Rationalismus der Weltbeherrschung – Weber sagt es im Vortrag „Wissenschaft als Beruf“ von 1917 – ist „das Wissen davon oder der Glauben daran, dass man, wenn man nur wollte, es jederzeit erfahren könnte, dass es also prinzipiell keine geheimnisvollen unberechenbaren Mächte gebe, die da hineinspielen, dass man vielmehr alle Dinge – im Prinzip – durch Berechnen beherrschen könne. Das aber bedeutet: die Entzauberung der Welt. Nicht mehr, wie der Wilde, für den es solche Mächte gab, muss man zu magischen Mitteln greifen, um die Geister zu beherrschen oder zu erbitten. Sondern technische Mittel und Berechnung leisten das. Dies vor allem bedeutet die Intellektualisierung als solche.“

"Werte" wählen

Da spricht Weber natürlich von sich, dem Wissenschaftler, als „Fachmenschen“. Der Wissenschaft ist ihrem neuzeitlichen „Betrieb“ der letztgültige „Sinn“ abhanden gekommen; aber nicht nur ihr. „Sinn“ ist verwiesen an die individuelle Lebensführung, in der der „Polytheismus der Werte“ herrscht, bezogen auf unterschiedliche „Wertsphären“ wie Religion oder Politik, aber auch Liebe und Erotik. Werte sind nicht kompromissfähig: „Es handelt sich nämlich zwischen den Werten letztlich (...) nicht nur um Alternativen, sondern um unüberbrückbar tödlichen Kampf, so wie zwischen ,Gott‘ und ,Teufel‘.“ Das aber bedeutet, dass „das Leben als Ganzes (...) eine Kette letzter Entscheidungen bedeutet- „, durch welche sie Seele“ – wie Weber mit Blick auf die Philosophie formuliert – „den Sinn ihres Tuns und Seins (...) wählt“. 

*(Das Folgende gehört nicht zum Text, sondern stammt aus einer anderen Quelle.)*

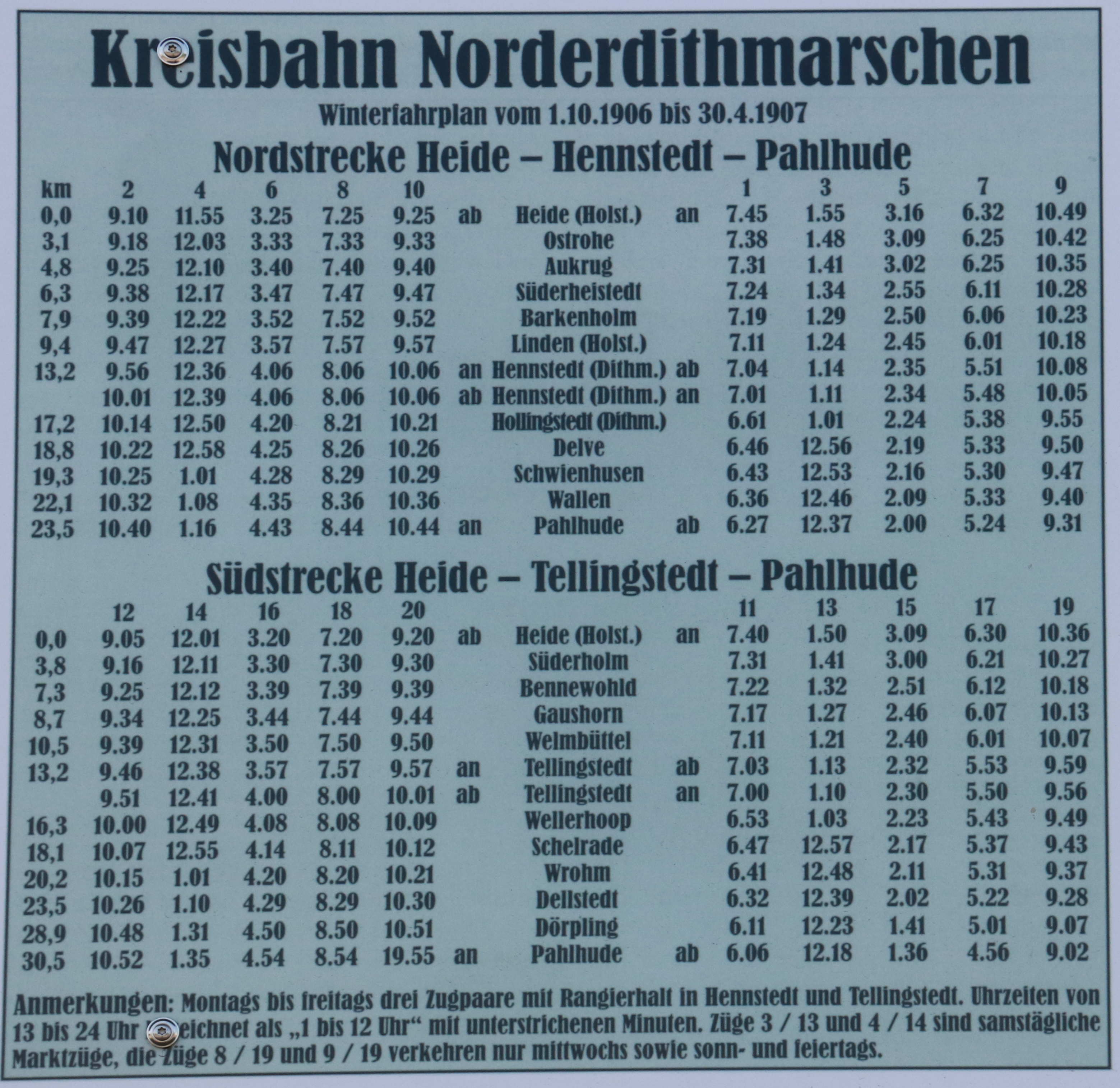 Fahrplan Kreisbahn 1907

In dieser modernen, in jeder Hinsicht heterogenen Welt sucht Weber Orientierungspunkte für das eigene Tun, für die eigene Lebensführung. Er macht es dem Leser nicht leicht. Stets schränkt er seine Aussagen ein, sucht Einwände und Gegenargumente. Strenge Wissenschaftlichkeit – die berühmte „Werturteilsfreiheit“ – ist sein Ideal, zumal gegen die „Kathederprophetie“ seiner Zeit. Die war ihm ein Gräuel, er hat sie in den hitzigen Debatten seiner Zeit, zumal im Ersten Weltkrieg, hinlänglich erfahren. 

Der Sinn des Lebens

In den vorstehenden Ausführungen sind verschiedene Aspekte von Webers Werk gestreift worden. Aber es sollte deutlich werden, dass es zwischen diesen Aspekten innere Verbindungen gibt – und das gilt für zahllosen weiteren Themen und Fragestellungen, die Weber bearbeitet hat, nicht minder. Weber trieb Wissenschaft bis zum Äußersten – der persönlichen Kräfte sowieso –, aber nicht um der bloßen Anhäufung von Wissen willen: Er erkannte, dass Wissenschaft keine Antwort geben kann auf die Frage nach dem „Sinn“ der Moderne und ihrer Formen. Es bleibt nur, ihrer Eigenart auf die Spur zu kommen. 

Max Webers Werk ist eine Aufforderung, die unaufhebbare Konkurrenz unvereinbarer Wertsphären – „dies Schicksal der Zeit“ – zu ertragen „und der ,Forderung des Tages‘ gerecht zu werden – menschlich sowohl wie beruflich. Die aber ist schlicht und einfach, wenn jeder den Dämon findet und ihm gehorcht, der seines Lebens Fäden hält.“ Da spricht, so scheint es, Weber sich selber Mut zu. Denn das eben ist der Preis der Entzauberung: sich selbst entscheiden zu müssen, wie und wofür man leben will und welchen „Sinn“ man seinem Leben gibt.